以下代码片段展示了如何使用 aggregateMessages 来计算相邻用户的年龄总和。
Python API
有关API详情,请参阅 graphframes.GraphFrame.aggregateMessages。
from graphframes.lib import AggregateMessages as AM
from graphframes.examples import Graphs
from pyspark.sql.functions import sum as sqlsum
g = Graphs(spark).friends() # Get example graph
# For each user, sum the ages of the adjacent users
msgToSrc = AM.dst["age"]
msgToDst = AM.src["age"]
agg = g.aggregateMessages(
sqlsum(AM.msg).alias("summedAges"),
sendToSrc=msgToSrc,
sendToDst=msgToDst)
agg.show()
Scala API
有关API详情,请参阅org.graphframes.lib.AggregateMessages。
import org.graphframes.{examples,GraphFrame}
import org.graphframes.lib.AggregateMessages
val g: GraphFrame = examples.Graphs.friends // get example graph
// We will use AggregateMessages utilities later, so name it "AM" for short.
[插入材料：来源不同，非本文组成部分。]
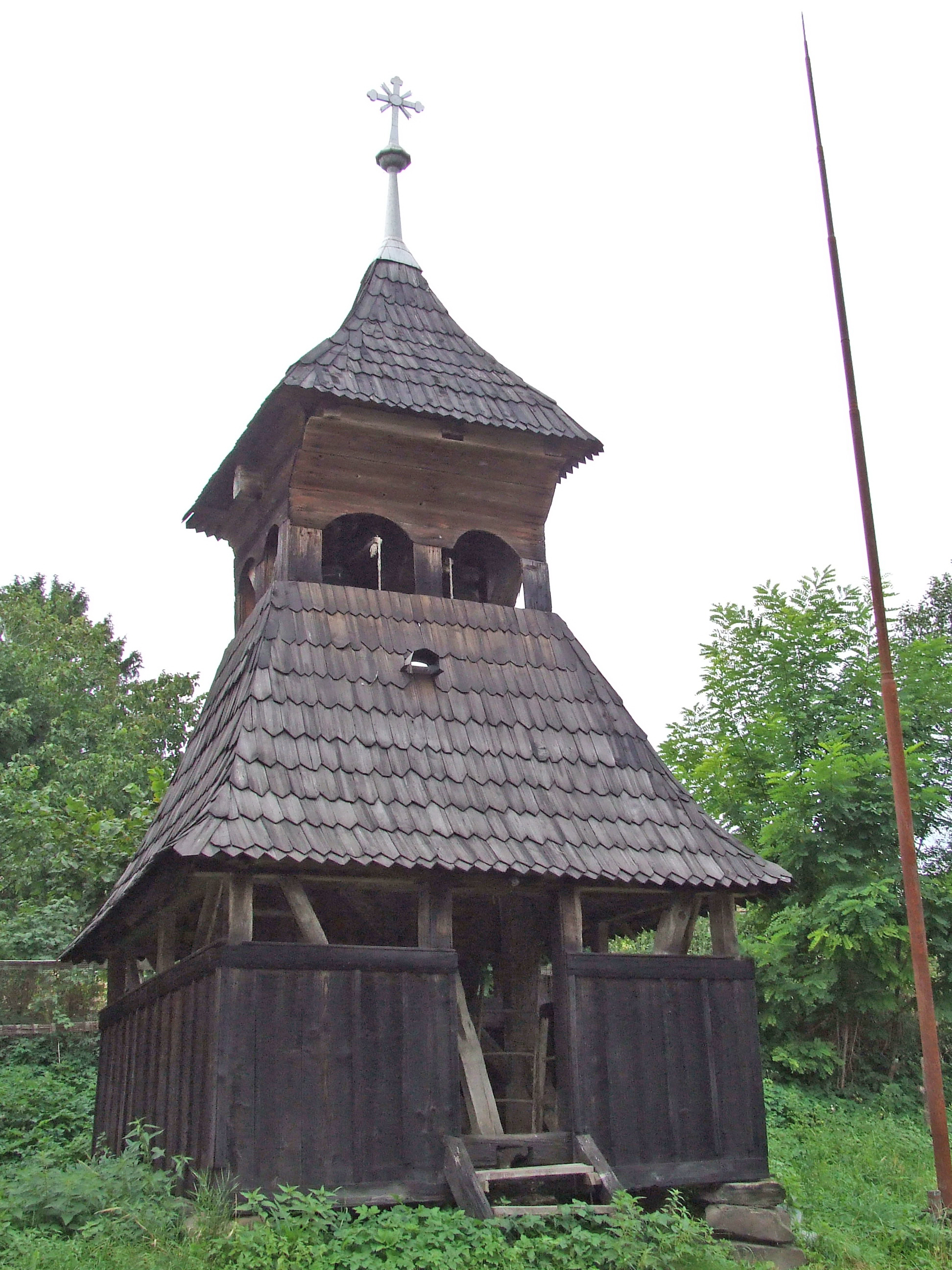 Biserica de lemn din Culpiu, judeţul Mureş.

val AM = AggregateMessages
// For each user, sum the ages of the adjacent users.
val msgToSrc = AM.dst("age")
val msgToDst = AM.src("age")
val agg = { g.aggregateMessages
.sendToSrc(msgToSrc) // send destination user's age to source
.sendToDst(msgToDst) // send source user's age to destination
.agg(sum(AM.msg).as("summedAges")) } // sum up ages, stored in AM.msg column
agg.show()
有关更复杂的示例,请查看用于实现 graphframes.examples.BeliefPropagation 的代码。